SLAs are much more than contracts; they embody relationships between organisations that have to be nurtured for the benefit of the concerned parties. By Kushal Shah

Service level agreements (SLA) are an integral part of doing business for both IT service providers and their clients. Service levels are defined in terms of the objectives of an organisation for a relationship between two entities. Service levels agreements are formed and signed at the beginning of any relationship and are used to measure and monitor a supplier’s performance. IT departments invest a lot of resources on developing robust SLAs to improve their operational efficiency, and the satisfaction of internal customers within their companies. There are many questions that have to be answered about the best way to manage these pieces of paper to which a lot of organisational value is attached. Some of these include the initial formation of a SLA, its attributes, management, penalties for failure and alternatives in case of failure.

Ingredients of a SLA

"The basic components are specifying the broad objective, role and responsibilities of the parties involved, describing services, execution and monitoring processes to be used, specifying the review and reporting pattern and the penalty clause against non performance"

- Daya Prakash
Senior Manager, IT
LG Electronics

There are contradictory opinions about what an SLA should contain and how it should be written. Organisations sign or form an SLA for various purposes such as an Internet connection, ATM operations or even the complete outsourcing of back office work. All these different SLAs have various aspects to be looked at depending upon the business need.

According to Daya Prakash, Sr Manager IT - LG Electronics, “The basic components required for all SLAs are that of specifying broad objective or purpose, role and responsibilities of involved parties, description of services, the execution and monitoring processes to be used for the SLA, specification of review and reporting pattern and last but not the least the penalty clause against non performance. The most important aspect of an SLA is the matrixes, which are derived from the key performance indicators that are tightly aligned to the business.”

"Many companies are unhappy with their outsourcing vendor, but they can’t do a thing about it since they have signed a contract saying we will only work with you. The way out is to understand the needs of an organisation and be flexible with the contract"

- Virender Aggarwal,
Director & Sr. Vice
President-Asia Pacific, Middle East, India & Africa, Satyam Computer Services Ltd.

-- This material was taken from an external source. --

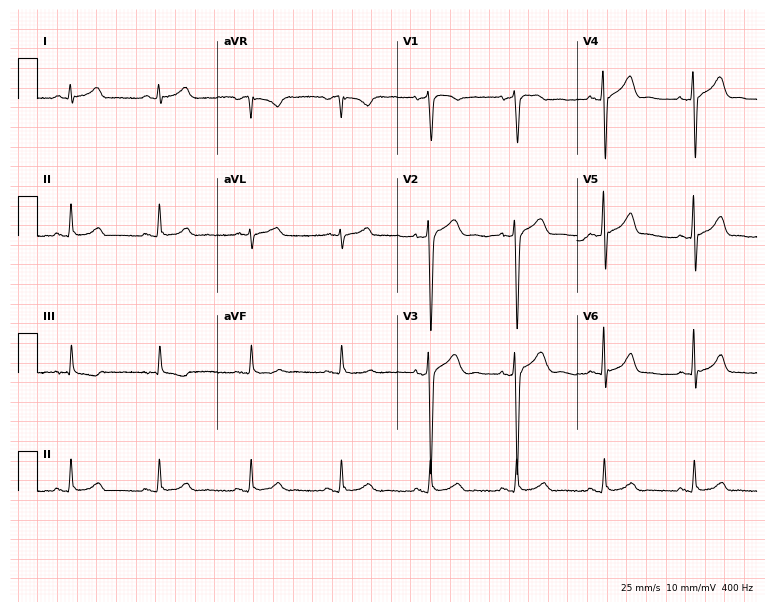
Resting 12-lead electrocardiogram (7.3-second recording at 400 Hz). Patient: a male, 64 years old. Read as a normal ECG.

Process outsourcing is on a roll, but it’s not as easy as it sounds to outsource a process. Virender Aggarwal, Director & Sr. Vice President-Asia Pacific, Middle East, India & Africa, Satyam Computer Services Ltd. feels that it is important to know the level of services that a client wants and how much time it takes to finish that process. For e.g. if a process that generates invoices is being outsourced, how much time does it take to produce one and what should be done if the user of that service faces a problem. “If you are to make reports for an organisation it is necessary that the user of that report should get it within a specified period of time so that he can make decisions based on it,” says Aggarwal.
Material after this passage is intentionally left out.